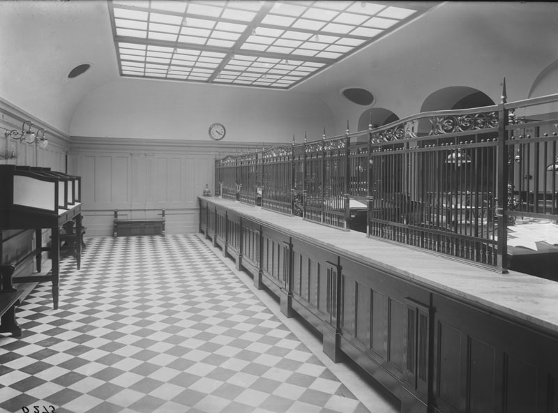 Drottninggatan 4. Sydsvenska kreditaktiebolaget, bankkontor Någon gång mellan 1910-1920
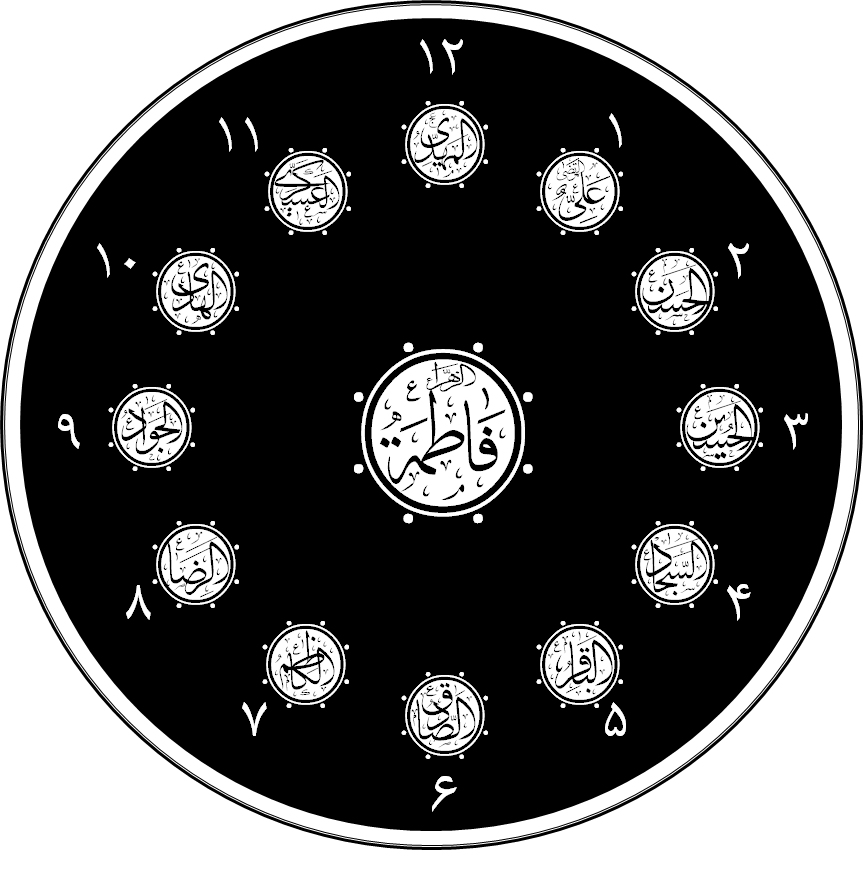 دوازده امام و حضرت فاطمه سلام الله علیه
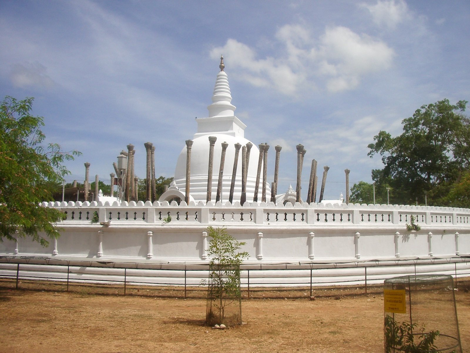 Estopa prop de la gran pagoda d'Anuradhapura, foto feta per J. Ollé el juliol del 2006
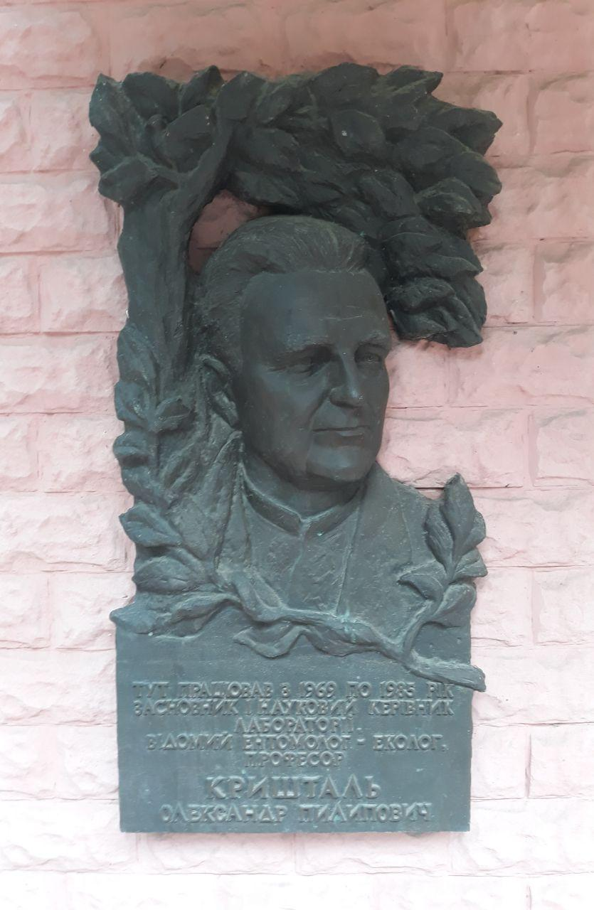 Пам'ятна дошка Олександру Кришталю при вході до Інституту біології та медицини КНУ

_Brief:_ In your copy, omit the pictures and restate every line of the data word for word.

_Written reply:_
 Drottninggatan 4. Sydsvenska kreditaktiebolaget, bankkontor Någon gång mellan 1910-1920
 دوازده امام و حضرت فاطمه سلام الله علیه
 Estopa prop de la gran pagoda d'Anuradhapura, foto feta per J. Ollé el juliol del 2006
 Пам'ятна дошка Олександру Кришталю при вході до Інституту біології та медицини КНУ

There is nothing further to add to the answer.